I glance at Saoirse who gives me a small nod, a signal for me to keep listening.
“I don’t expect you to be concerned with the inner turmoil of the Russians. We’re hardly allies. But you must believe me that the death of your Captain is not on my hands, nor on my orders. I don’t know if someone is trying to make me look bad or is counting on your taking me out in blind revenge, but Cormac. This was not me. I’m balancing a family on broken stilts right now. War? Conflict? I may as well swap my antidepressants for cyanide.”
As much as I hate to admit it, Anastasia talks sense. What little I know of the Russian hierarchy is enough to make me believe her words, even if her intentions remain clouded. Indeed, this course of action,with proof, would result in my annihilating her and everyone associated with her. Instead, she’s here talking to me.
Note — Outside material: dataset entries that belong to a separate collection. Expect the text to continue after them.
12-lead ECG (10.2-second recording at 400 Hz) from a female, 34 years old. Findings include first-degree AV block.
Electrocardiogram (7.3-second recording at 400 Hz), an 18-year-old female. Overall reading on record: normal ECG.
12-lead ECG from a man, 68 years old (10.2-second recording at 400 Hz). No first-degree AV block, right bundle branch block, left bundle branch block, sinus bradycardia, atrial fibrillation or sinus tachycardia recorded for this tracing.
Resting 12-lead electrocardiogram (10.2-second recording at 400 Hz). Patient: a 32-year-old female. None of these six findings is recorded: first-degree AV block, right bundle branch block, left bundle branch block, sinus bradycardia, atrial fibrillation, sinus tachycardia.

The anger inside me stalls and flares in my chest, suffocating me for a few long seconds. It had nowhere to go, and I was so desperate for some kind of outlet, even at the risk of Hazel’s wrath. Instead, I’m forced to squash it down once more, so I bite my tongue and sigh.
“Fuck.”
“Fuck indeed,” Anastasia murmurs, then she lifts one hand. “Hazel, I’ll take that drink now.”
As Hazel appears with some bourbon for Anastasia, I accept the beer Saoirse offered me earlier and pop the cap quickly. Three gulps later, I have a better grasp on my rage.
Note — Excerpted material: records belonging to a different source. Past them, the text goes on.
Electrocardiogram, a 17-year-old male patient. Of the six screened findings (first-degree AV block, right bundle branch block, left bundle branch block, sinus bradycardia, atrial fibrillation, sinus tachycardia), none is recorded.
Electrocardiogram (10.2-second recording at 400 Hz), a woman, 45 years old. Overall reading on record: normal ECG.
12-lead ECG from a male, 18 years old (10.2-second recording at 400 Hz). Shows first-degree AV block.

“I think we can help one another,” Anastasia says. “I’m not here for a war, you understand? I am here because I can’t afford one and someone is working really fucking hard to make it look like I’m out for Irish blood. I don’t care who they are, but I want them dead. Even if it’s someone in my own ranks.”
I study her face, seeking out any hint of a lie, but she appears to be honest. And I’m growing inclined to believe her. Whoever is behind this has made it seem like Russian hands took my brother’s life. If I’m wrong here, then his killer walks free.
“Alright,” Saoirse says. “We have two people we’re looking for. One we know is a sex worker, but other than her name, Peach, we know nothing else. The other person is a mystery.”
Cian leans over Saoirse and hands Anastasia two photographs of the police sketches. Anastasia glances them over, then passes them to the guard she gave the paper to. “I don’t recognize them, but I will have someone dig into it.”
“That’s all I ask,” Saoirse replies.
We fall into a strained but amicable silence where drinks are shared and Anastasia’s guards eventually take a seat. Cian remains standing, despite Saoirse’s persuasion, and even Hazel swings by to make sure we’re not secretly at each other's throats. Through it all, my mind drifts to Evelyn and the man who stabbed her. If I take Anastasia at her word that the Russians really aren’t behind this, then who is the person who stabbed her? And how did they find her?
We drink until the early hours until one of Anastasia’s guards gets a call. They pass the phone to Anastasia, and she listens intently for a few long minutes, then she hangs up and sets the phone aside.
“Well?” I prompt.
“I know this looks bad,” she says tightly. “But Peach is one of ours. We’re in contact with her pimp and in the process of tracking her down.”
I’d let Harry slide as a coincidence, but Peach being on the Russian payroll as well makes Anastasia’s defense crumble around her. Every muscle inside tightens like the snap of a belt, and I slam one hand down on the table.
“You’ve got to be kidding me.”
“The man isn’t known to us and will require some deeper research,” she says, meeting my gaze. “This doesn’t change what I said.”
“Yes,” I say, standing so abruptly that my chair clatters back. “It does. You better find that woman, Anastasia. And that man. Or I will stop at nothing until I have wiped you and all of your kind off the face of this fucking Earth.”